Ngugi shared one approach for analyzing data that stay in the hands of others. Ghana has made 10% of the data from their household census available; researchers can develop an analytical code and test it in the 10%. If it works, the researcher works with Ghana to run the code on the entire dataset and extract indicators, but the physical data stay with Ghana. Chatterji added that another approach is using a data enclave; given all of the concerns about data sharing, this could be a high-priority area for investments.

Ganguli asked Palacios-López whether the World Bank would be open to broadening the focus of their living standard measurement surveys to include indicators of health.

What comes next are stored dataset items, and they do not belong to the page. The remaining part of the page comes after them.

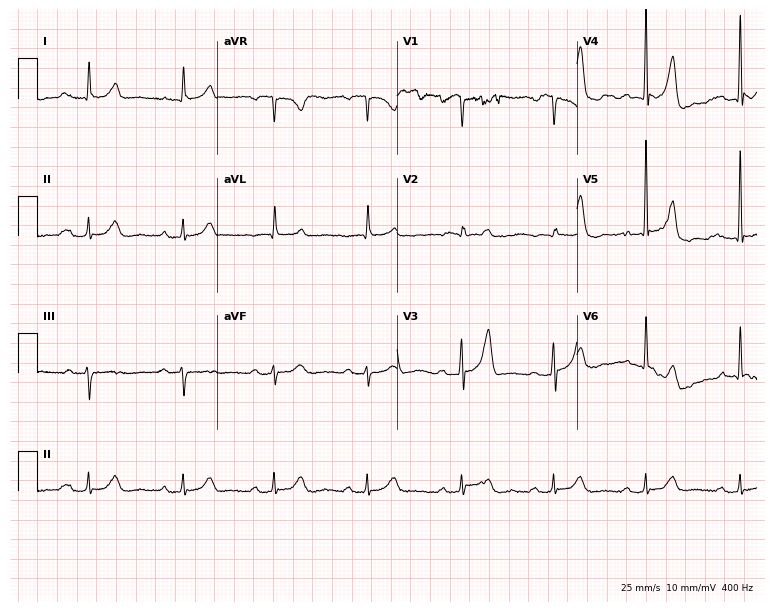
12-lead ECG from a 67-year-old man. Labelled as a normal ECG.
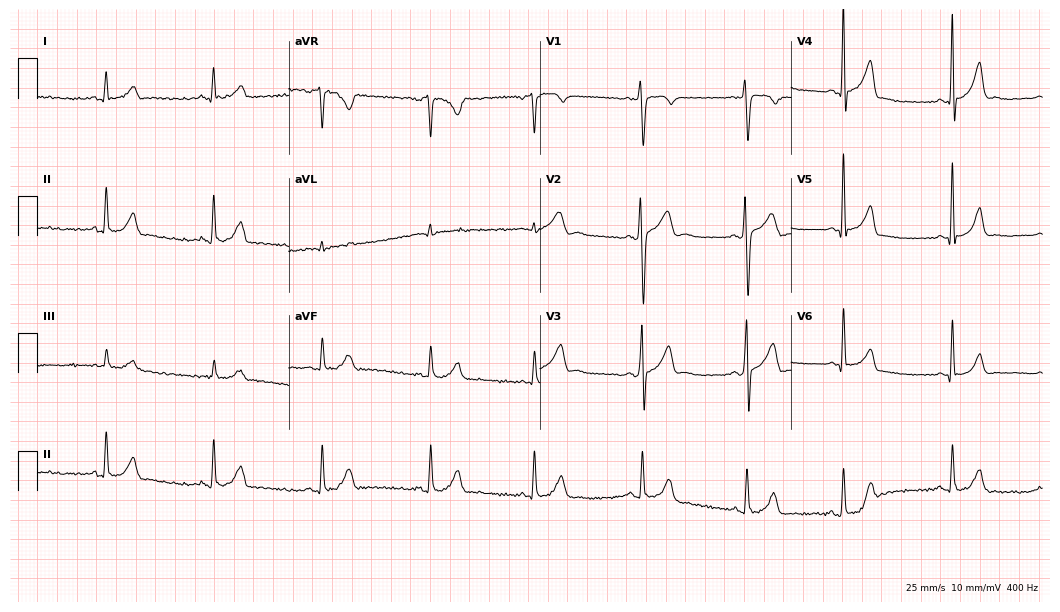
Electrocardiogram (10.2-second recording at 400 Hz), an 18-year-old male. Overall reading on record: normal ECG.
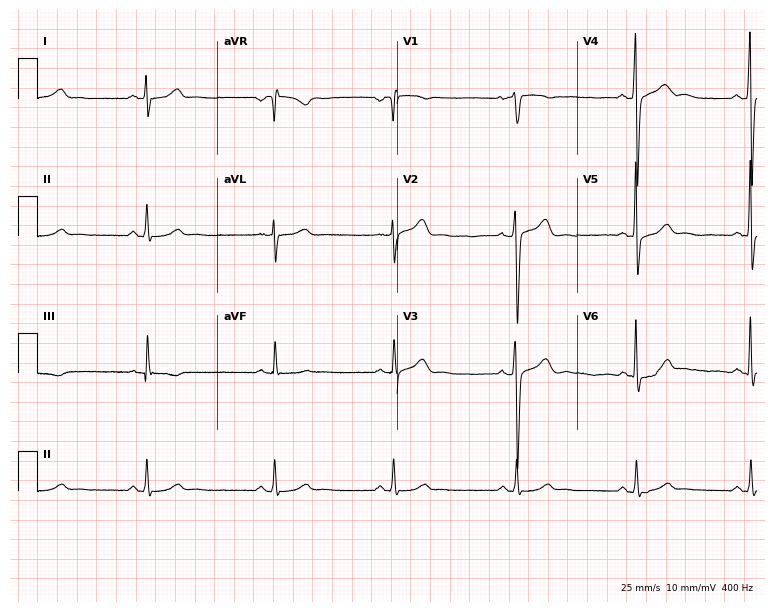
ECG (7.3-second recording at 400 Hz) — a 40-year-old man. Findings include sinus bradycardia (a sinus rate of 50 beats per minute or less).
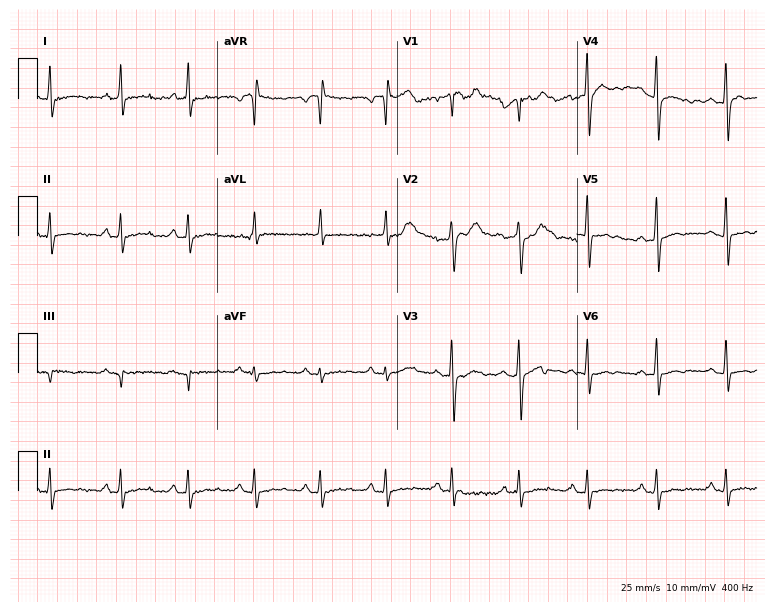
Standard 12-lead ECG recorded from a male, 43 years old (7.3-second recording at 400 Hz). None of these six findings is recorded: first-degree AV block, right bundle branch block, left bundle branch block, sinus bradycardia, atrial fibrillation, sinus tachycardia.
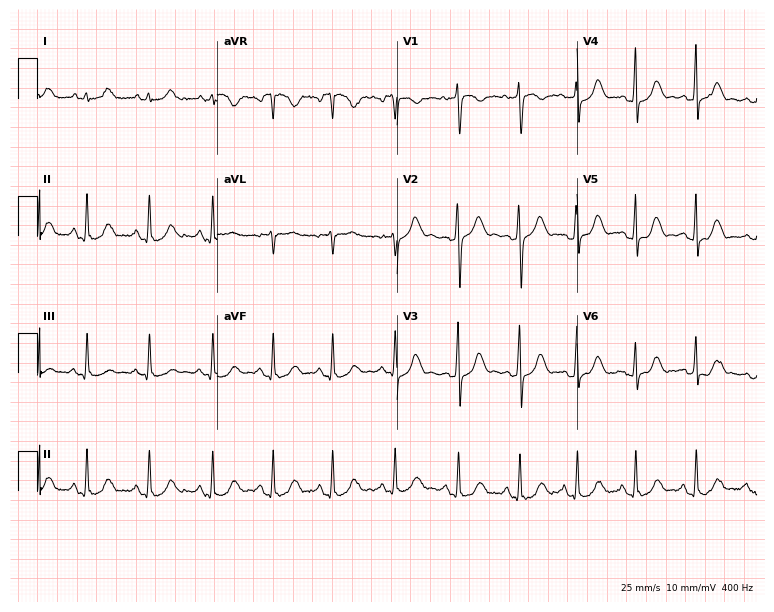
12-lead ECG (7.3-second recording at 400 Hz) from a female patient, 36 years old. Screened for six findings — first-degree AV block, right bundle branch block, left bundle branch block, sinus bradycardia, atrial fibrillation, sinus tachycardia — none is recorded. Only these six findings were labelled.
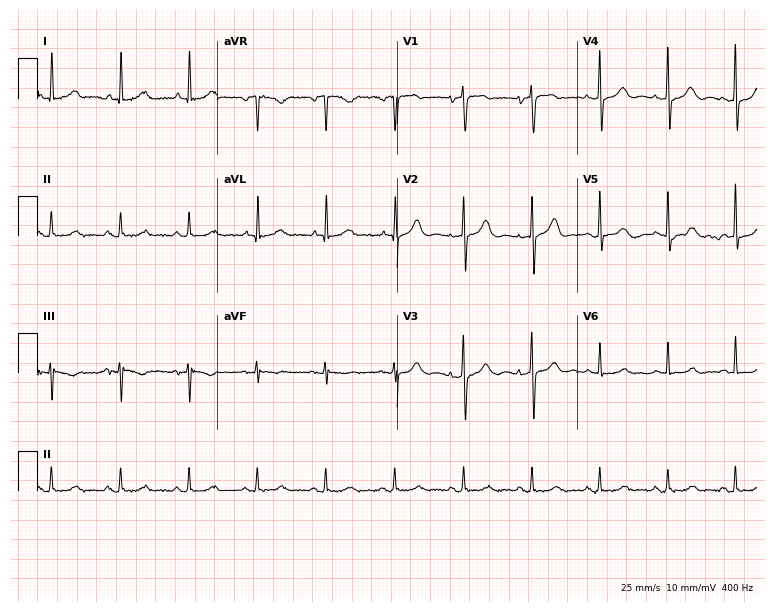
12-lead ECG from a female, 80 years old. No first-degree AV block, right bundle branch block (RBBB), left bundle branch block (LBBB), sinus bradycardia, atrial fibrillation (AF) or sinus tachycardia recorded for this tracing.
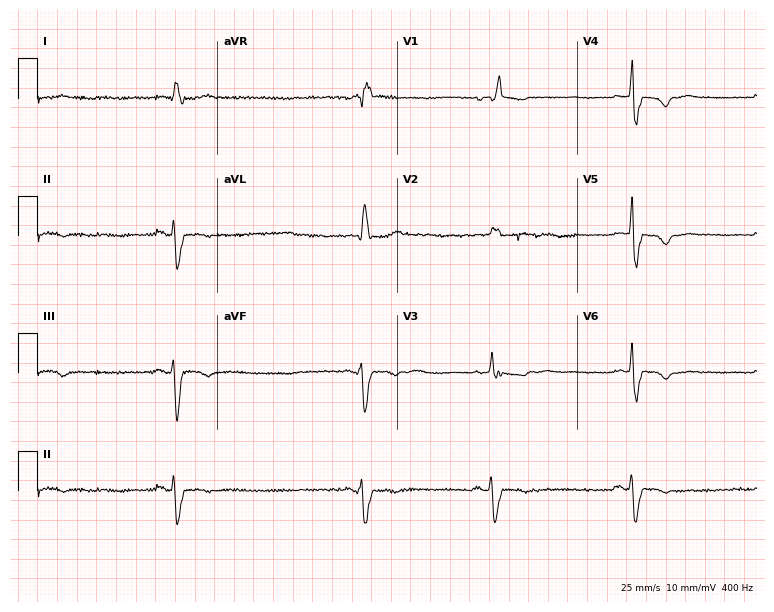
ECG (7.3-second recording at 400 Hz) — a 68-year-old male. Findings include right bundle branch block (RBBB), sinus bradycardia (a sinus rate of 50 beats per minute or less).
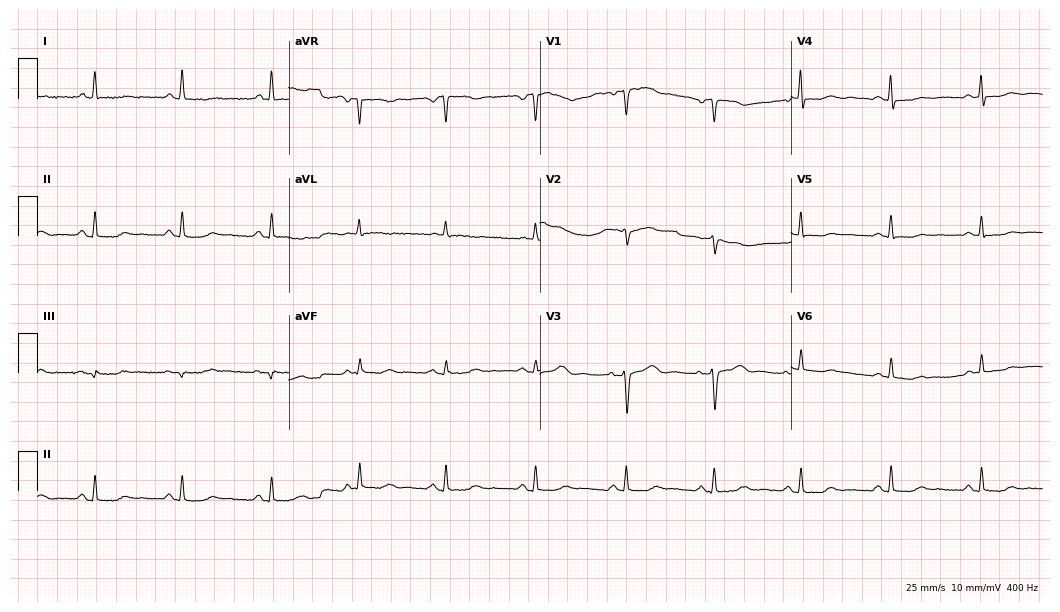
Electrocardiogram (10.2-second recording at 400 Hz), a female patient, 61 years old. Overall reading on record: normal ECG.

This could be done in 3 ways, said Weir: (1) add a health component to the survey, (2) select some participants for a follow-on study that focuses on health, or (3) allow a third-party group to follow up with participants to conduct a health study. Palacios-López replied that the first option—adding a health component to the survey—would be the most palatable to the World Bank because the organization follows households over a long period of time and would not want to “hand off” participants to another party. The surveys actually have included health and nutrition indicators, and the World Bank is working to modify the surveys in the future to put a larger focus on health and climate change.